The doctrine of improper joinder “implements the [federal courts'] duty to not allow manipulation of our jurisdiction.” Smallwood, 385 F.3d at 576. “[A] non-diverse party is improperly joined if the plaintiff is unable ‘to establish a cause of action against the non-diverse party in state court.'” Flagg v. Stryker Corp. 819 F.3d 132, 136 (5th Cir. 2016) (citation omitted). Simply stated, “the test for improper joinder ‘is whether the defendant has demonstrated that there is no possibility of recovery by the plaintiff against the in-state defendant.'” Id. (citation omitted). Where the Court finds that a defendant has been improperly joined, it “may disregard the citizenship of that defendant [for diversity purposes], dismiss the non-diverse defendant from the case, and exercise subject matter jurisdiction over the remaining diverse defendant.” Id.
To establish fraudulent or improper joinder, the removing party bears the burden of demonstrating “(1) actual fraud in the pleadings of jurisdictional facts, or (2) inability of the plaintiff to establish a cause of action against the non-diverse party in state court.” McDonal, 408 F.3d at 183 (citation omitted). “[A] court may choose to use either one of the two analyses, but it must use one and only one of them, not neither or both.” Int'l Energy Ventures Magmt., LLC v. United Energy Group, Ltd., 818 F.3d 193, 207 (5th Cir. 2016). Jurisdictional facts are determined at the time of the removal, and the district court “must examine the plaintiff's possibility of recovery against the defendant at the time of removal.” Flagg, 819 F.3d at 137 (emphasis in original). While the removing party's burden of demonstrating improper joinder is a heavy one, more than a mere theoretical possibility of recovery under state law is needed to survive a claim of improper joinder. Stewart v. Glenburney Healthcare, No. 5:08-cv-270, 2008 WL 5412311, at *2 (S.D.Miss. Dec. 28, 2008) (citing Badon v. RJR Nabisco, Inc., 236 F.3d 282, 286 n.4 (5th Cir. 2000)).
In determining whether a non-diverse defendant has been improperly joined, the court may “conduct a Rule 12(b)(6)-type analysis, looking initially at the allegations of the complaint to determine whether the complaint states a claim under state law against the in-state defendant.” Bell v. Texaco, Inc., 493 Fed. App'x, 587, 591 (5th Cir. 2012) (citing Smallwood, 385 F.3d at 573). Alternatively, the district court may, in its discretion, “pierce the pleadings” to consider summary judgment-type evidence. Smallwood, 385 F.3d at 573-74. “[T]he focus of the inquiry must be on the joinder, not the merits of the plaintiff's case.” Id., at 573.

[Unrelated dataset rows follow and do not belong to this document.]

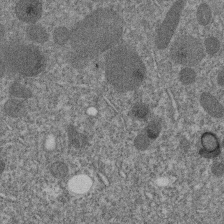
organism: C. elegans
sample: C. elegans embryo early stage
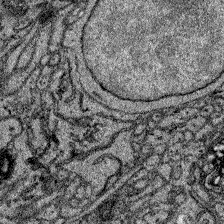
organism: Zebrafish
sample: Larval olfactory bulb
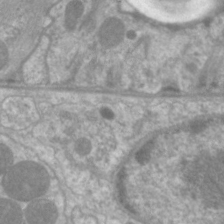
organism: C. elegans
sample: Pharynx
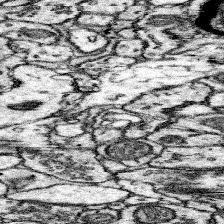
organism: Mouse
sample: Somatosensory cortex neuropil
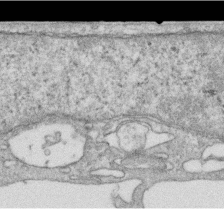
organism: Human
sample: Centriole in RPE cells
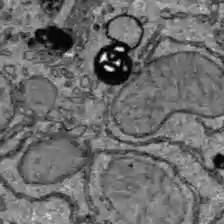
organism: C57BL Mouse
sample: Liver
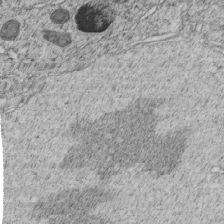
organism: C. elegans
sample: C. elegans embryo early stage
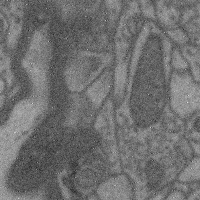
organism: Mouse
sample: Cerebral cortex
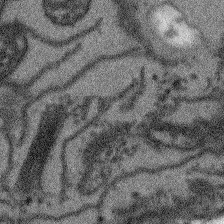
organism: Arabidopsis thaliana
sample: Root tip
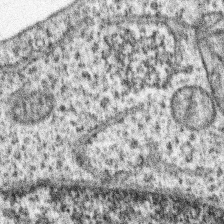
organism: Human
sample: HeLa cells
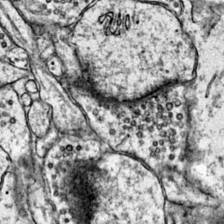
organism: Mouse
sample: Primary visual cortex
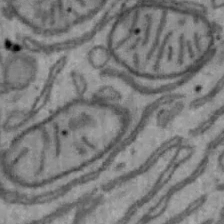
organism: Mouse
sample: Liver
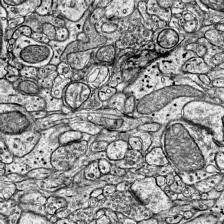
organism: Mouse
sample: Visual Cortex
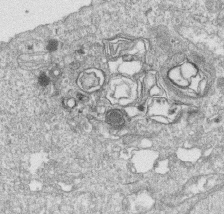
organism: Human
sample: HeLa cell HIV synapse
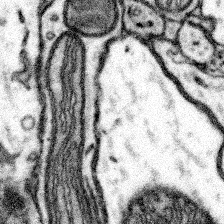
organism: Mouse
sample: Somatosensory cortex neuropil
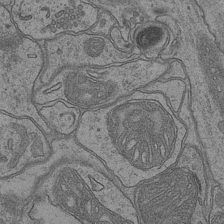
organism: Mouse
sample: CA1 Hippocampus
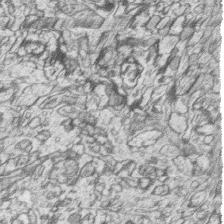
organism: Zebrafish
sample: synaptic ribbons in rod cells and cone cells
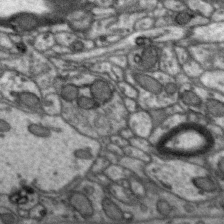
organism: Zebra finch
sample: Brain
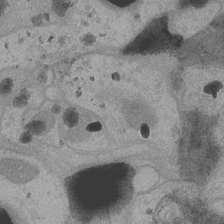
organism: Drosophila
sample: Optic medulla
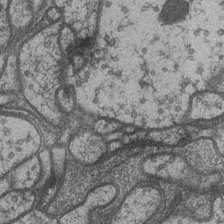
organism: Drosophila
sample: Optic medulla
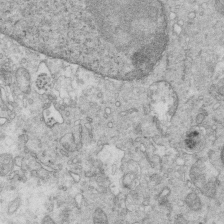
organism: Mouse
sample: Multiciliated cells
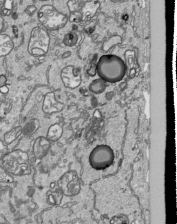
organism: Human
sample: Mitochondria in HCT116 cells
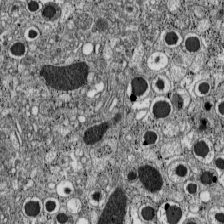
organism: C57BL Mouse
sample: Pancreatic islet
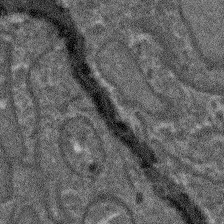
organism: Arabidopsis thaliana
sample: Root tip
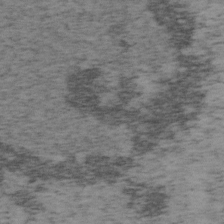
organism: Mouse
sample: OT-I killer T cells with ID8 ovarian cancer cells
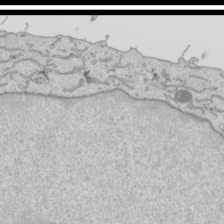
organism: Human
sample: Mitochondria in HCT116 cells
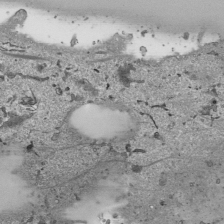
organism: Human
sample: Mitochondria in HCT116 cells
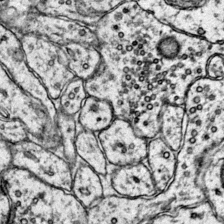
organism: Mouse
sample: Primary visual cortex
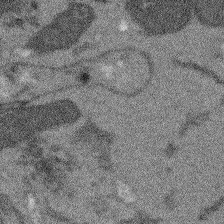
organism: Arabidopsis thaliana
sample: Root tip
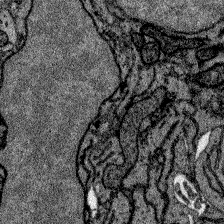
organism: Zebrafish
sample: Larval olfactory bulb
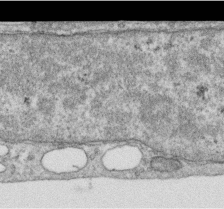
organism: Human
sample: Centriole in RPE cells
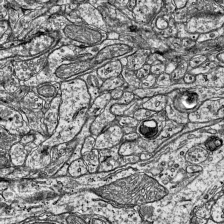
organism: Mouse
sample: Visual Cortex
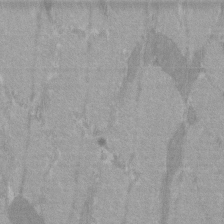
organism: C57BL Mouse
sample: Tibialis anterior muscle cell
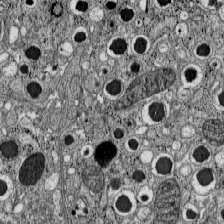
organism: C57BL Mouse
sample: Pancreatic islet
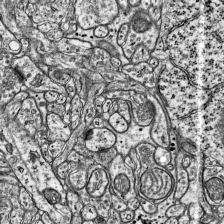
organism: Mouse
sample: Visual Cortex
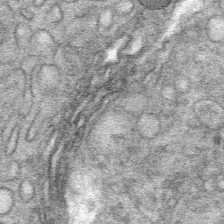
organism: Mouse
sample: Mouse Salivary gland
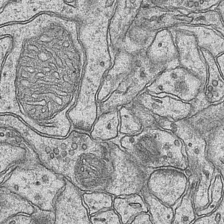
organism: Mouse
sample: CA1 Hippocampus
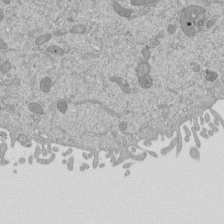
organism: Mouse
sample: ED-1 cell nuclei; centrioles
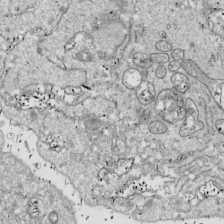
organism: Drosophila
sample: Cell division; meiosis; drosophila spermatocytes
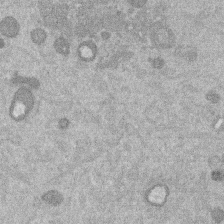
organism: Mouse
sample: Dividing mouse embryo 1 cell stage
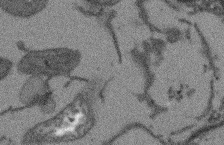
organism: Arabidopsis thaliana
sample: Root tip
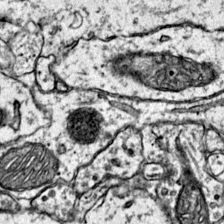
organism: Mouse
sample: Primary visual cortex
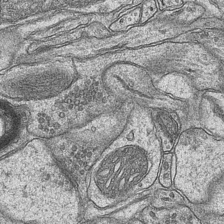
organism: Mouse
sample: CA1 Hippocampus
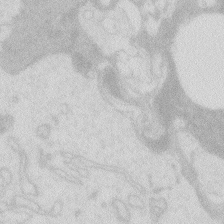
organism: Zebrafish
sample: Macrophage
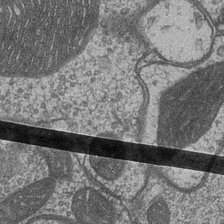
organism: Drosophila
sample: Optic medulla
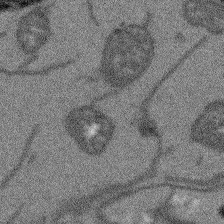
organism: Arabidopsis thaliana
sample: Root tip
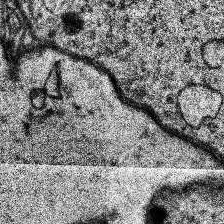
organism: Human
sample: Temporal Lobe
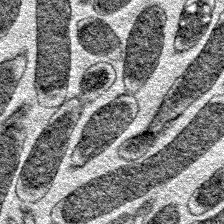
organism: E. coli
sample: E. Coli Bacteria
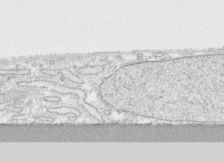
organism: Human
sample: CRL-1474
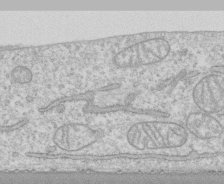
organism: Human
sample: CRL-1474
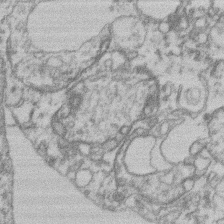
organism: Mouse
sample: T cell stromal cell synapse
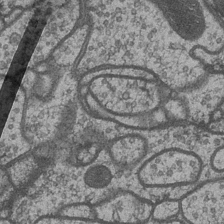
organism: Drosophila
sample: Optic medulla
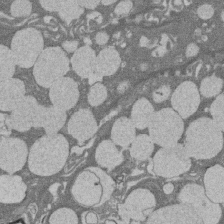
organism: Rat
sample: Salivary granule
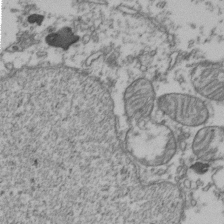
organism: Human
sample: Activated Jurkat CD4+ T cells
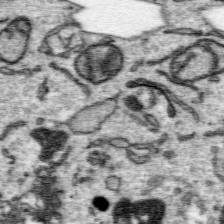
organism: Human
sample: HeLa cells
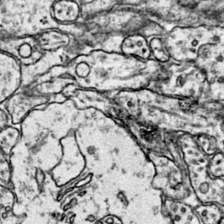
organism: Mouse
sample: Primary visual cortex
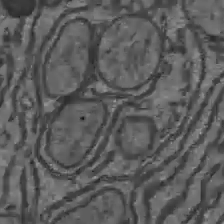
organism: C57BL Mouse
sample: Liver
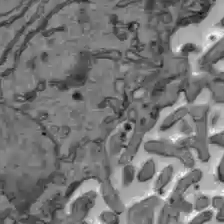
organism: C57BL Mouse
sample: Liver
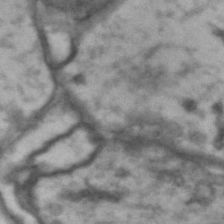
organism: Drosophila
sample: Brain
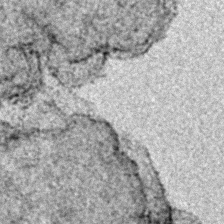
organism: E. coli
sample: E. Coli Bacteria
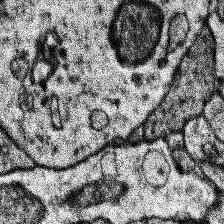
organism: Human
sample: Temporal Lobe
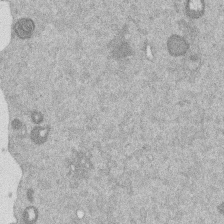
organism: Mouse
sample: Dividing mouse embryo 1 cell stage
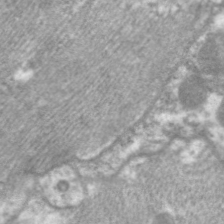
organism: C. elegans
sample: Pharynx
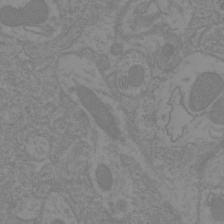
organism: Mouse
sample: Cortical neurons
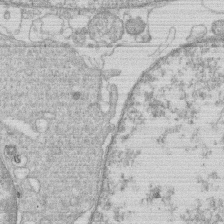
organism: Human
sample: Macrophage cells
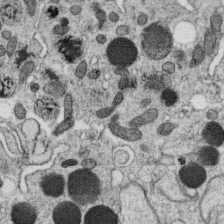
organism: C. elegans
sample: C. elegans oocyte; sperm cells
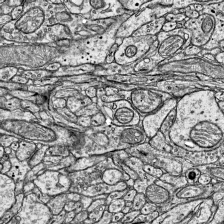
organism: Mouse
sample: Visual Cortex
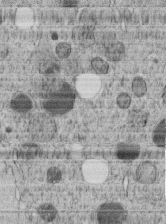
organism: C. elegans
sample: C. elegans embryo early stage
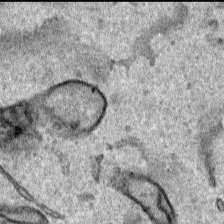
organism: Human
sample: Mitochondria in HCT116 cells
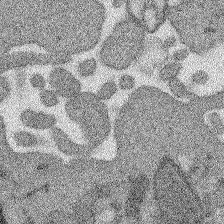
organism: Human
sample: HeLa cells
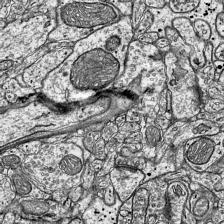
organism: Mouse
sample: Visual Cortex
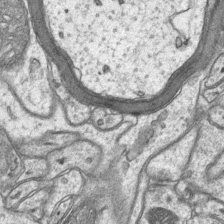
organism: Mouse
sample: CA1 Hippocampus
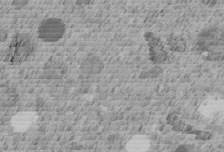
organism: C. elegans
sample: C. elegans embryo early stage
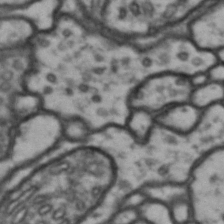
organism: Drosophila
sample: Brain
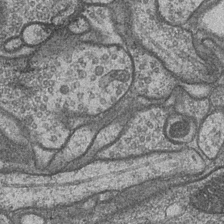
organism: Drosophila
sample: Optic medulla
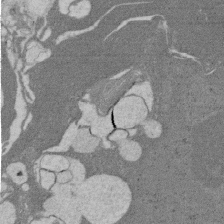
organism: Rat
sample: Salivary granule
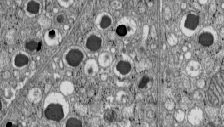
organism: C57BL Mouse
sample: Pancreatic islet
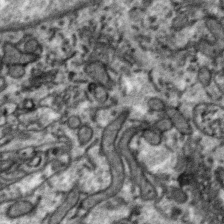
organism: Zebra finch
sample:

Generally, the plaintiff's complaint must contain “enough facts to state a claim to relief that is plausible on its face.” Harried v. Forman Perry Watkins Krutz & Tardy, 813 F.Supp.2d 835, 840 (S.D.Miss. July 12, 2011) (quoting Bell Atl. Corp. v. Twombly, 550 U.S. 544, 570 (2007)). This means that there is “factual content that allows the court to draw the reasonable inference that the defendant is liable for the misconduct alleged.” Ashcroft v. Iqbal, 556 U.S. 662, 678 (2009) (citation omitted). In conducting this analysis on a motion to remand, the district court must apply the federal pleading standard. Int'l Energy Ventures, 818 F.3d at 208.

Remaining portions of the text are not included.